CBN News noted that “this is not the first time the cartoon series has featured a gay character. In a 2005 episode from the spinoff series Postcards from Buster, Arthur’s best friend meets several children who have two moms while on a trip to Vermont.” While the term “lesbian” was not used in the episode, PBS later took down the offensive episode after receiving a letter from then-Secretary of Education Margaret Spellings, who condemned the episode and asked PBS to “strongly consider” returning the federal funding it used to produce it.

And while there were the predictable wild cheers from the homosexual community for PBS’ “courage” to introduce LGBTQ themes into its erstwhile innocent kids’ show, some observers challenged the network’s wisdom and sensibilities.

“Arthur is a kids show that tackles a lot of serious issues, which is a good thing,” tweeted one individual. “But now, they’re going a little too far with it.”

Another tweeted that “apparently Mr. Ratburn from Arthur is gay…. That’s cool and all but why? It’s a kids show, it doesn’t exactly ‘need’ an openly gay character.”

Opined another: “It’s not up to PBS to brainwash/recruit children. The gay community is in the vast minority. One wouldn't know it though between TV, movies, commercials, etc. The Gay Mafia is out in full force.”

In response, PBS released a statement insisting that “PBS KIDS programs are designed to reflect the diversity of communities across the nation. We believe it is important to represent the wide array of adults in the lives of children who look to PBS KIDS every day.”

One parent whose children viewed the Arthur episode contacted pro-family website LifeSiteNews.com to say that while the cartoon children were portrayed as “a bit surprised but mostly nonchalant about the whole thing … in the real world, our children were shocked and confused.”

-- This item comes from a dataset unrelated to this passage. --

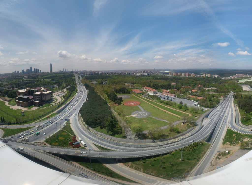 Türk Telekom Arena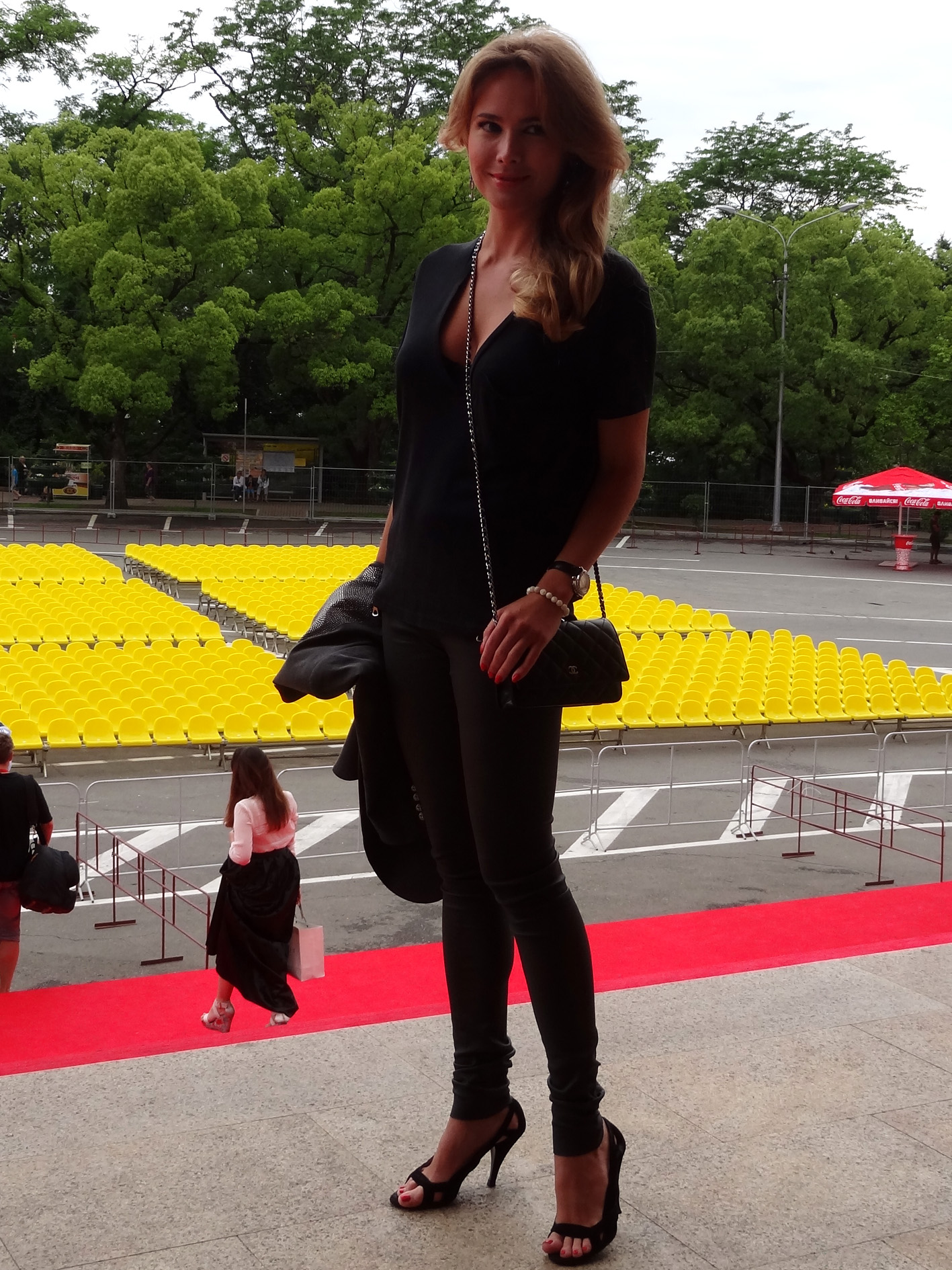 Анна Андреевна Горшко́ва — российская актриса и фотомодель. Церемония открытия фестиваля "Кинотавр -2014" в Сочи.

Writing in the American Thinker, Drew Belsky quoted LifeSiteNews that in the episode in question, Patrick the aardvark “winks knowingly” toward the viewers as he walks down the isle with Mr. Ratburn, “whereupon eight-year-old Arthur and his classmate exchange delighted smiles.”

Writes Belsky: “I wonder how many parents thrill at the thought of a homosexual ‘winking knowingly’ at their kids as he prepares to go to bed with another guy. A man winking at eight-year-olds on his wedding night is creepy even when he’s legitimately getting married — by which I must specify to a woman, since that redundancy has to be spelled out in our perverse generation.”

Belsky goes on to observe that with PBS’s insertion of homosexual themes, Arthur is no longer simply a children’s TV show, but a “surface-level indicator of deep societal degradation. Conservatives need to take good moral standards seriously, live that stance all the way down to their choices of entertainment, and expect the same from their neighbors. Otherwise, good luck protecting your kids.”